Namun sejak pengerjaan tersebut dimulai, apa yang terjadi di lapangan jauh dari semangat pelayanan publik. Warga justru menyaksikan akses mereka terputus total tanpa solusi yang memadai. Proyek yang seharusnya menjembatani kebutuhan justru menjadi simbol keterputusan, bukan hanya secara fisik, tetapi juga secara sosial.

Warga sekitar mengaku terjebak dalam ketidaknyamanan yang nyaris tak termaafkan. Apa yang disebut sebagai "jalur alternatif" hanyalah jalan kampung sempit, licin, penuh kelokan tajam, dan tidak layak untuk kendaraan roda empat.

"Yang ada hanya pengumuman pengalihan jalan. Tapi jalurnya bukan dibangun baru, cuma pakai jalan lama yang rusak dan berbahaya.

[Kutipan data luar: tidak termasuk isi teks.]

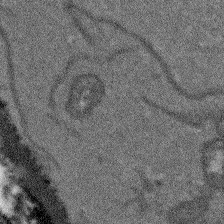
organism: Arabidopsis thaliana
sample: Root tip
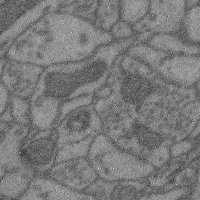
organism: Mouse
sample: Cerebral cortex
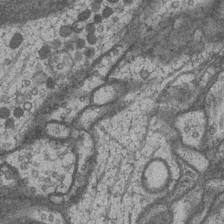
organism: Drosophila
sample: Optic medulla
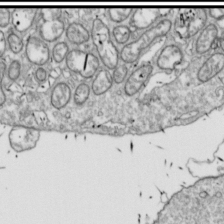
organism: Drosophila
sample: Cell division; meiosis; drosophila spermatocytes
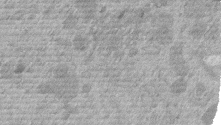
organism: Mouse
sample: Dividing mouse embryo 1 cell stage
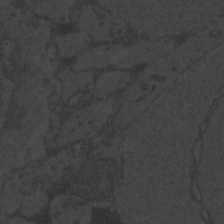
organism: Zebrafish
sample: Macrophage infected with Toxoplasma gondii
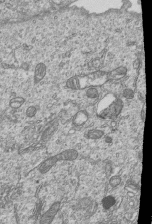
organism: Human
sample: MDA-MB-231 cells
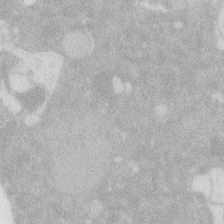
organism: Zebrafish
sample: Macrophage
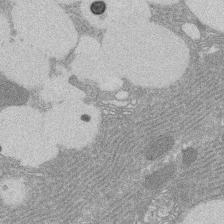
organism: Rat
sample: Salivary granule
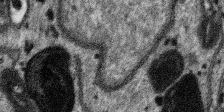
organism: Human
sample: Lung epithelial cells infected with SARS-CoV-2
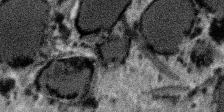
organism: Human
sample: Lung epithelial cells infected with SARS-CoV-2
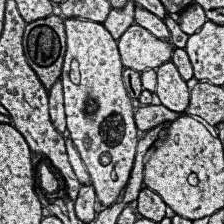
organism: Human
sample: Temporal Lobe
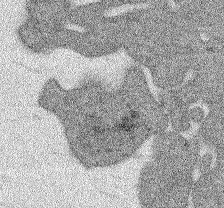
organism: Human
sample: HeLa cells
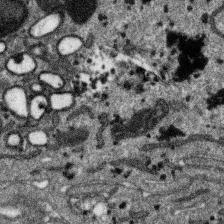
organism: Human
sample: Lung epithelial cells infected with SARS-CoV-2
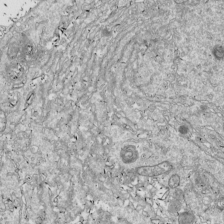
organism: Drosophila
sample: Cell division; meiosis; drosophila spermatocytes
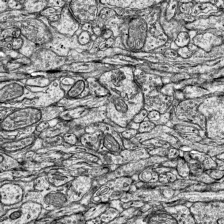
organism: Mouse
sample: Visual Cortex
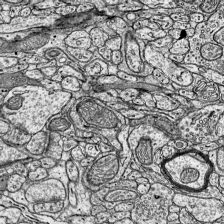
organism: Mouse
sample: Visual Cortex
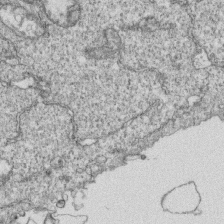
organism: Human
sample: HeLa cell HIV synapse
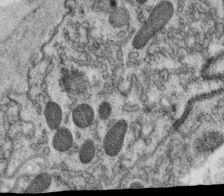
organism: C. elegans
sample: C. elegans oocyte; sperm cells
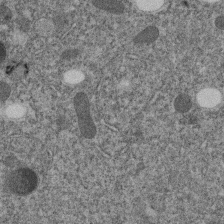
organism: C. elegans
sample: C. elegans embryo early stage
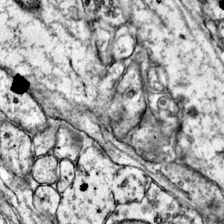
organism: Mouse
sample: Primary visual cortex
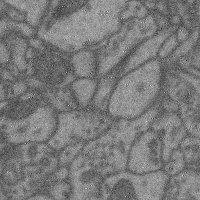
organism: Mouse
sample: Cerebral cortex
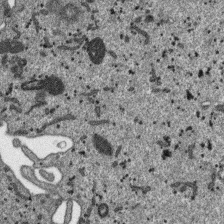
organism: Human
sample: Lung epithelial cells infected with SARS-CoV-2
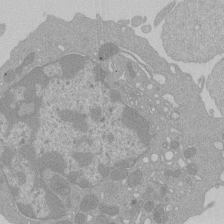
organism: Mouse
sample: Activated Pmel transgenic CD8+ T Cells
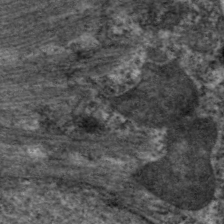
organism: C. elegans
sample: Pharynx
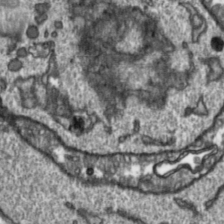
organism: Toxoplasma gondii
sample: Parasites in a vacuole inside a host cell
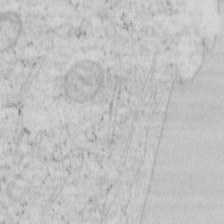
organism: Human
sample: HeLa cells
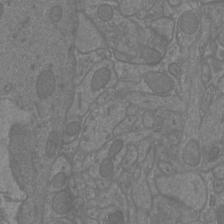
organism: Mouse
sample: Cortical neurons
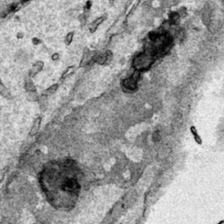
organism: Human
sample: Mitochondria in HCT116 cells
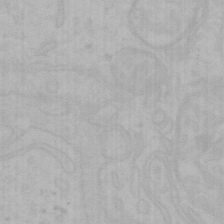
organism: Mouse
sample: Choroid plexus
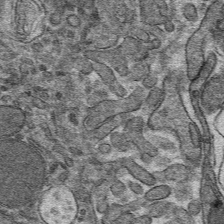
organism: Mouse
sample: Mouse hepatocytes
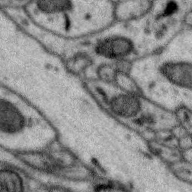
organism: Zebra finch
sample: Brain
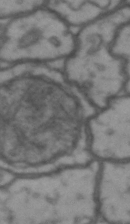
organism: Drosophila
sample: Brain
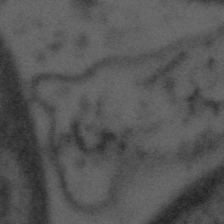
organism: Tuwongella immobilis
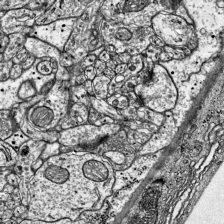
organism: Mouse
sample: Visual Cortex
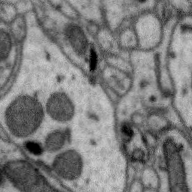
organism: Zebra finch
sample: Brain
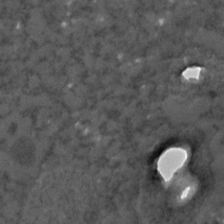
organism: C. elegans
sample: C. elegans embryo
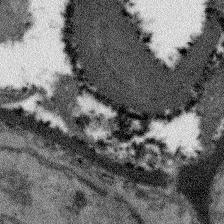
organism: Arabidopsis thaliana
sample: Root tip
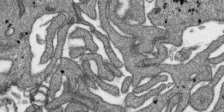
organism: Human
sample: Lung epithelial cells, uninfected (mock) control
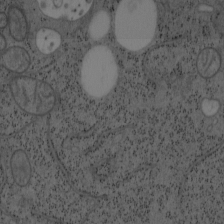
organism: Mouse
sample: OT-I killer T cells with ID8 ovarian cancer cells

Roda empat saja kesusahan lewat," keluh Muharil, mahasiswi yang setiap hari mempertaruhkan keselamatan saat melintas.

Tak hanya menyulitkan akses sekolah dan kerja, kondisi ini juga memukul sektor ekonomi lokal. Para pedagang kecil kehilangan pelanggan. Aktivitas masyarakat tersendat. Mereka merasa seperti dikorbankan demi laporan serapan anggaran.

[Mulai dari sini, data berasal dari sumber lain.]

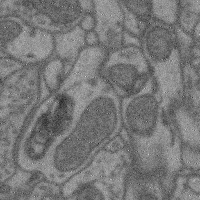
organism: Mouse
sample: Cerebral cortex
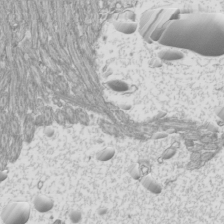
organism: Mouse
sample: Cilia; mouse epididymis
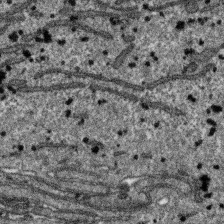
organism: Human
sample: Lung epithelial cells infected with SARS-CoV-2
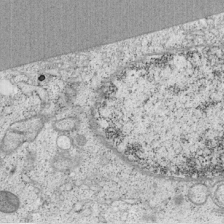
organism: African green monkey
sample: COS-7 cells
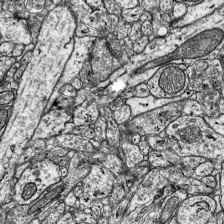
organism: Mouse
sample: Visual Cortex
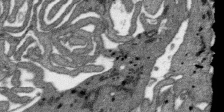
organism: Human
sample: Lung epithelial cells, uninfected (mock) control
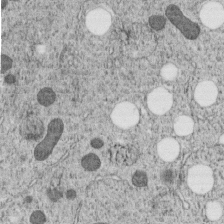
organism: C. elegans
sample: C. elegans embryo early stage
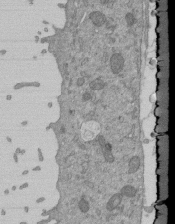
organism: Mouse
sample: ED-1 cell nuclei; centrioles
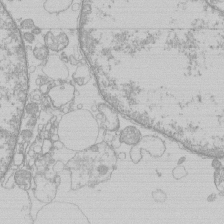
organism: Human
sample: Macrophage cells
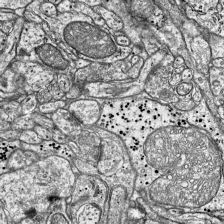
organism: Mouse
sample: Visual Cortex
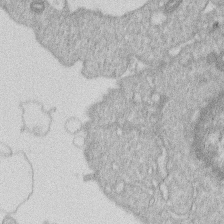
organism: Human
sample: Macrophage cells
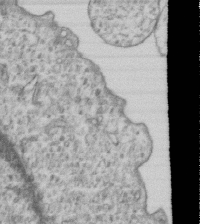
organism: Human
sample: MDA-MB-231 cells
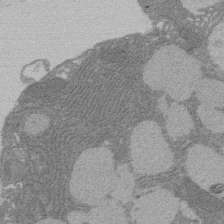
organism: Rat
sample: Salivary granule
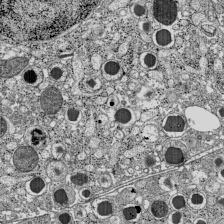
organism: C57BL Mouse
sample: Pancreatic islet

Lebih menyakitkan, papan informasi proyek yang seharusnya menjadi bentuk keterbukaan publik disembunyikan secara sengaja, seolah proyek ini ingin dijalankan dalam senyap. Padahal, keterbukaan adalah prinsip dasar dari setiap program yang dibiayai uang negara.

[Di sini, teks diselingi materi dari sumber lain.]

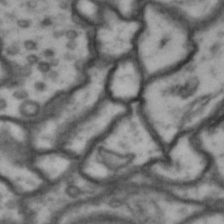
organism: Drosophila
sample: Brain
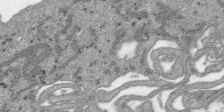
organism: Human
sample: Lung epithelial cells infected with SARS-CoV-2
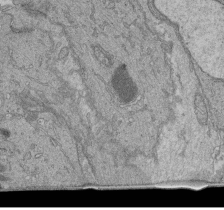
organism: Human
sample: Retinal organoid Rod and Cone cells
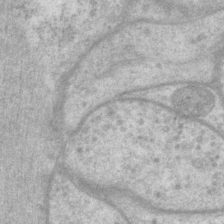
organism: P. pacificus
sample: Pharynx
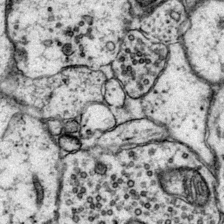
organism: Mouse
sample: Primary visual cortex
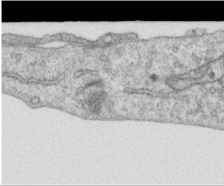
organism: Human
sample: Centriole in RPE cells
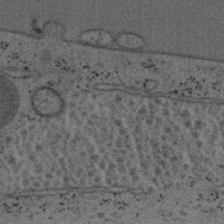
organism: Human
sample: HeLa cells
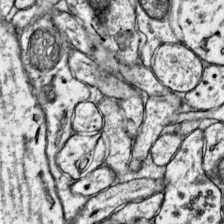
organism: Mouse
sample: Primary visual cortex
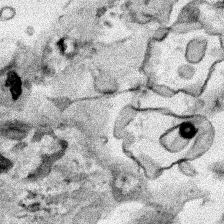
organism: Human
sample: Mitochondria in HCT116 cells
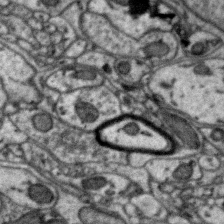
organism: Zebra finch
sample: Brain
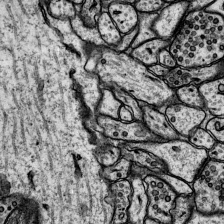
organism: Rat
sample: Hippocampus
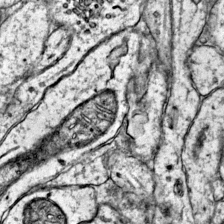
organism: Mouse
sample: Primary visual cortex
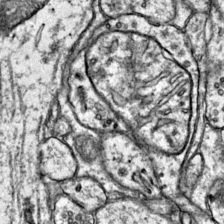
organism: Mouse
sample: Primary visual cortex
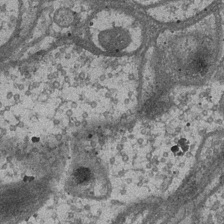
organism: Drosophila
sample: Optic medulla
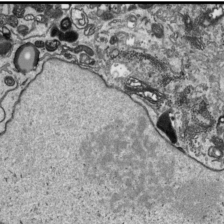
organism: Human
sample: Mitochondria in HCT116 cells
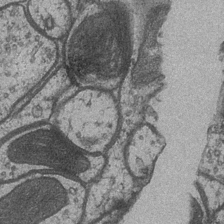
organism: Drosophila
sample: Optic medulla
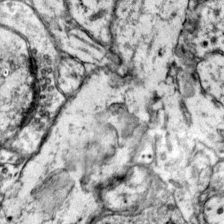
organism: Mouse
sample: Primary visual cortex
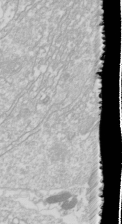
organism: Drosophila
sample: Cell division; meiosis; drosophila spermatocytes
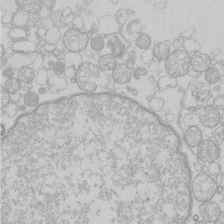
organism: Human
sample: Macrophage cells
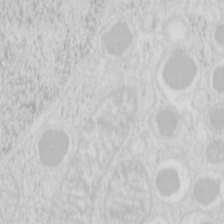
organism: Mouse
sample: Pancreas
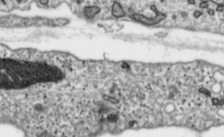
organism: Toxoplasma gondii
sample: Parasites in a vacuole inside a host cell
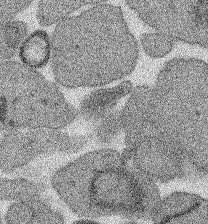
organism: Human
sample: HeLa cells

Langkah ini menimbulkan tanda tanya besar. Jika proyek ini benar, mengapa informasi dasarnya harus ditutup-tutupi? Apakah ada sesuatu yang tidak ingin diketahui publik?

Ketika dikonfirmasi pada Kamis (26/6), Isnanda, selaku PPK Provinsi Aceh, menyebut proyek ini telah melalui survei bersama instansi terkait seperti kepolisian dan dinas perhubungan. Ia juga mengklaim jalur utama Banda Aceh–Medan masih dapat diakses, sehingga tak seharusnya menjadi kendala.

Ia bahkan menegaskan bahwa proyek ini mendapat dukungan dari kepala desa dan masyarakat setempat. Namun pernyataan ini bertabrakan dengan kenyataan lapangan. Banyak warga mempertanyakan siapa sebenarnya yang memberi dukungan tersebut.  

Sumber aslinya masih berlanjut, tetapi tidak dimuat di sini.